A month later, loyal forces drove the rebels from the capital and soon recovered Lo-yang as well, driving the rebels into the east. Tu Fu, overjoyed, returned to Feng-hsiang and joined in the Emperor’s jubilant return to the capital. In January 758, his family joined him in Chang-an, where he was happily attending court and accompanying the Emperor in victory celebrations. By spring, however, the poorly advised Emperor began to banish worthy officials, notably Fang Kuan and his associates, many of whom were Tu Fu’s close friends. That summer, because of his association with the Fang Kuan group, Tu Fu himself suffered a mild form of banishment. He was sent to a town between Chang-an and Lo-yang, where he served as Commissioner of Education.
The following January, apparently on official business, Tu went to Lo-yang. He used this opportunity to advise the commanders who had been sent to subdue the remaining rebels. His advice was ignored, though it was, as it turned out, quite astute, including specific warnings against the very dangers that led to the unforeseen and disastrous defeat for the loyal forces. A surprise attack staged by the most powerful rebel commander threatened Lo-yang, and its people fled. Tu Fu also fled, returning to his small-town home.

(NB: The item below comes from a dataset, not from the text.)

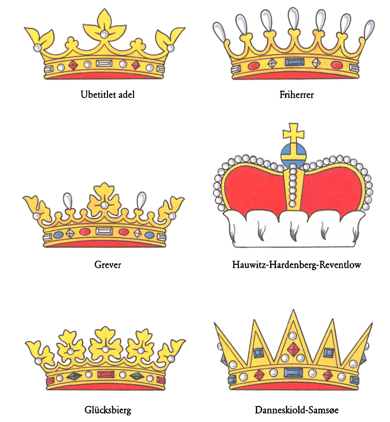 Nytegninger udført af Ronny Andersen over rangkronerne i dansk adelsheraldrik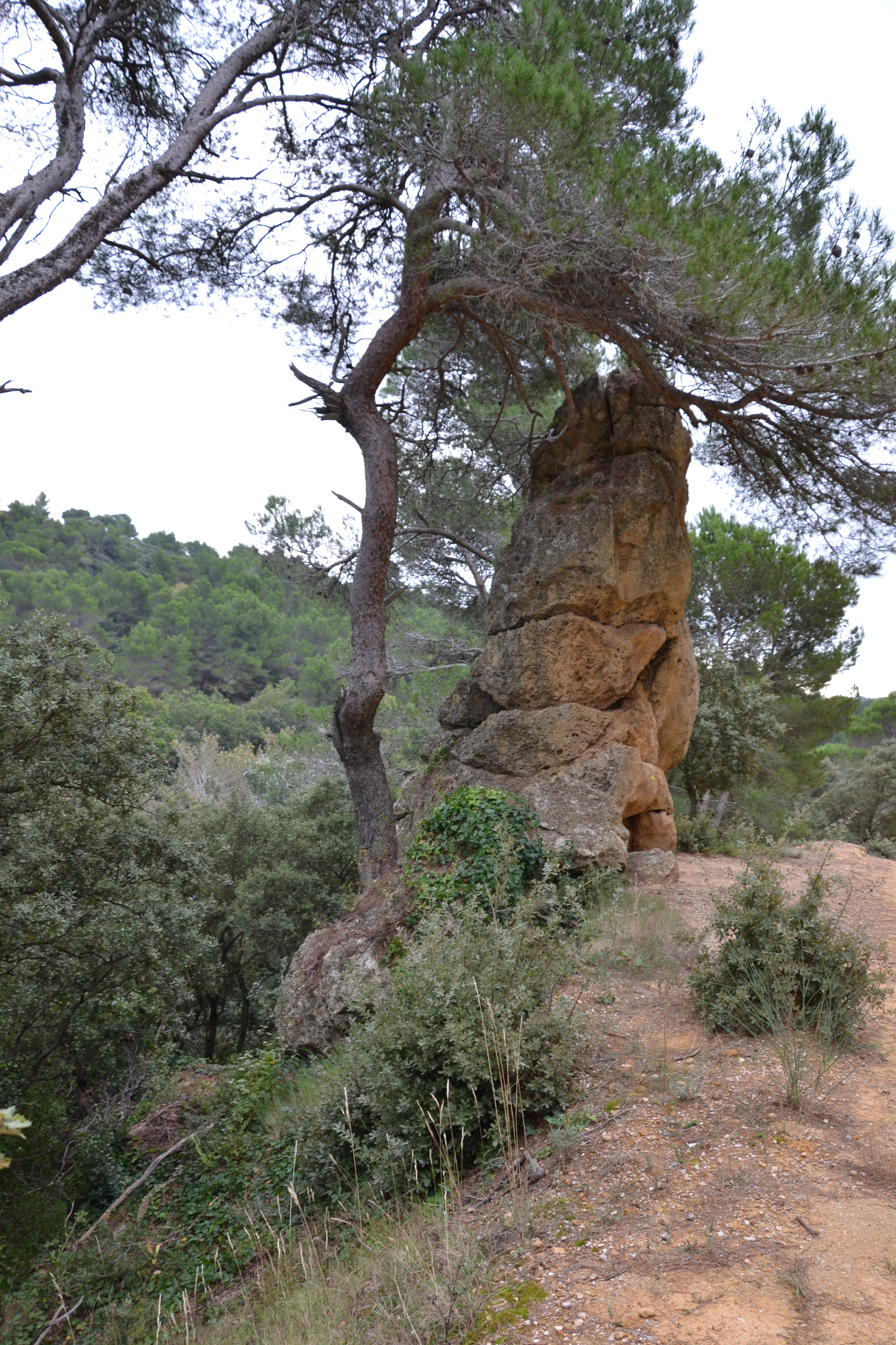 Menhir de Vacqueyras, formation géologique des dentelles de Montmirail

Because his bureaucratic routine was unbearably tedious and his position in government a source of danger, Tu soon began to consider leaving official life and devoting himself to writing. In late August, famine and the intensifying rebel threat compounded his frustrations; he resigned his post and moved his family three hundred miles to the west.
The sequence of collected poems in Chang-an II and Chin-Chou/Tung-Ku are Tu Fu’s lyric reports, still vivid and direct; they read like correspondence from those times and those places.
Supplement 3:
Associate Lieutenant General I-ssu
To lead thousands of hui ho mercenaries together with their chief, acting as associate lieutenant general, I-ssu must have been a master of the Uighur language, as was KuoTzu-i. Monks of the Luminous Religion had long served as interpreters in KuoTzu-i’s armies, and others before them had evangelized among the hui ho for decades and gifted their tribe with an alphabet and script.